*** Begin section ***

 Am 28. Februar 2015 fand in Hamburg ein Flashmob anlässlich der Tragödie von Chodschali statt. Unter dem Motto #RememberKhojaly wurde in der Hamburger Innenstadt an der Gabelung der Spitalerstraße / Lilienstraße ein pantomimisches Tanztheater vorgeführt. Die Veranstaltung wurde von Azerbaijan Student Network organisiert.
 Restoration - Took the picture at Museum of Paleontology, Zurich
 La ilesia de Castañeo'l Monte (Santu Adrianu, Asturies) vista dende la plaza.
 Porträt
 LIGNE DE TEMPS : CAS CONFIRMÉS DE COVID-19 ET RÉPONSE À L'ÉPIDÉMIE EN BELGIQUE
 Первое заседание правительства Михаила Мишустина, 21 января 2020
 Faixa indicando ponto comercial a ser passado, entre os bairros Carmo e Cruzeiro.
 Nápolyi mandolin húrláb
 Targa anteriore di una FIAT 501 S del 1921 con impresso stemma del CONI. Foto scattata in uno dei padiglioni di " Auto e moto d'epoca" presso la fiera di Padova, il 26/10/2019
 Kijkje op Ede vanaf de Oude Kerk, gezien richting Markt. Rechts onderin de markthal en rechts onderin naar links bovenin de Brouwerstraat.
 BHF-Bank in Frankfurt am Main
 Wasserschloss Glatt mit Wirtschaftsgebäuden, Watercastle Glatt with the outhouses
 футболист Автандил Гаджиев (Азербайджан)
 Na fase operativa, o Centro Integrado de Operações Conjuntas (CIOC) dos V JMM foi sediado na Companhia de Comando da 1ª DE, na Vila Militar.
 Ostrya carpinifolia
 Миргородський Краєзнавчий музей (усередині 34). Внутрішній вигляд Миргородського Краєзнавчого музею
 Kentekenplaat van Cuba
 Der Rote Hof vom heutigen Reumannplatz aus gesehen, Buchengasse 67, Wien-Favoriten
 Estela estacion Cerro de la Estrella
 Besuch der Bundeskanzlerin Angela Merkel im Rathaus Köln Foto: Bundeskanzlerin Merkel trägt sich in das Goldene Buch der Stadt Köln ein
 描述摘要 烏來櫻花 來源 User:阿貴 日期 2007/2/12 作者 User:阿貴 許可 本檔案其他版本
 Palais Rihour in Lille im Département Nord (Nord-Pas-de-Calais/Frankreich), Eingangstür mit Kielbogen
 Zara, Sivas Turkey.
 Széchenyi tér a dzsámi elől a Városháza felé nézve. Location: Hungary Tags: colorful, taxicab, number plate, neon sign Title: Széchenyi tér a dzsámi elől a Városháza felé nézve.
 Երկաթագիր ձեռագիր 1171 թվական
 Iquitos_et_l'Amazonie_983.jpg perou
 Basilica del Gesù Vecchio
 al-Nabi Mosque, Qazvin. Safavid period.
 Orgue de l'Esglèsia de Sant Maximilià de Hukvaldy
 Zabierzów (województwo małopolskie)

*** End section ***

Assignment - Say every entry again, exactly as it reads.

Exercise response -
 Am 28. Februar 2015 fand in Hamburg ein Flashmob anlässlich der Tragödie von Chodschali statt. Unter dem Motto #RememberKhojaly wurde in der Hamburger Innenstadt an der Gabelung der Spitalerstraße / Lilienstraße ein pantomimisches Tanztheater vorgeführt. Die Veranstaltung wurde von Azerbaijan Student Network organisiert.
 Restoration - Took the picture at Museum of Paleontology, Zurich
 La ilesia de Castañeo'l Monte (Santu Adrianu, Asturies) vista dende la plaza.
 Porträt
 LIGNE DE TEMPS : CAS CONFIRMÉS DE COVID-19 ET RÉPONSE À L'ÉPIDÉMIE EN BELGIQUE
 Первое заседание правительства Михаила Мишустина, 21 января 2020
 Faixa indicando ponto comercial a ser passado, entre os bairros Carmo e Cruzeiro.
 Nápolyi mandolin húrláb
 Targa anteriore di una FIAT 501 S del 1921 con impresso stemma del CONI. Foto scattata in uno dei padiglioni di " Auto e moto d'epoca" presso la fiera di Padova, il 26/10/2019
 Kijkje op Ede vanaf de Oude Kerk, gezien richting Markt. Rechts onderin de markthal en rechts onderin naar links bovenin de Brouwerstraat.
 BHF-Bank in Frankfurt am Main
 Wasserschloss Glatt mit Wirtschaftsgebäuden, Watercastle Glatt with the outhouses
 футболист Автандил Гаджиев (Азербайджан)
 Na fase operativa, o Centro Integrado de Operações Conjuntas (CIOC) dos V JMM foi sediado na Companhia de Comando da 1ª DE, na Vila Militar.
 Ostrya carpinifolia
 Миргородський Краєзнавчий музей (усередині 34). Внутрішній вигляд Миргородського Краєзнавчого музею
 Kentekenplaat van Cuba
 Der Rote Hof vom heutigen Reumannplatz aus gesehen, Buchengasse 67, Wien-Favoriten
 Estela estacion Cerro de la Estrella
 Besuch der Bundeskanzlerin Angela Merkel im Rathaus Köln Foto: Bundeskanzlerin Merkel trägt sich in das Goldene Buch der Stadt Köln ein
 描述摘要 烏來櫻花 來源 User:阿貴 日期 2007/2/12 作者 User:阿貴 許可 本檔案其他版本
 Palais Rihour in Lille im Département Nord (Nord-Pas-de-Calais/Frankreich), Eingangstür mit Kielbogen
 Zara, Sivas Turkey.
 Széchenyi tér a dzsámi elől a Városháza felé nézve. Location: Hungary Tags: colorful, taxicab, number plate, neon sign Title: Széchenyi tér a dzsámi elől a Városháza felé nézve.
 Երկաթագիր ձեռագիր 1171 թվական
 Iquitos_et_l'Amazonie_983.jpg perou
 Basilica del Gesù Vecchio
 al-Nabi Mosque, Qazvin. Safavid period.
 Orgue de l'Esglèsia de Sant Maximilià de Hukvaldy
 Zabierzów (województwo małopolskie)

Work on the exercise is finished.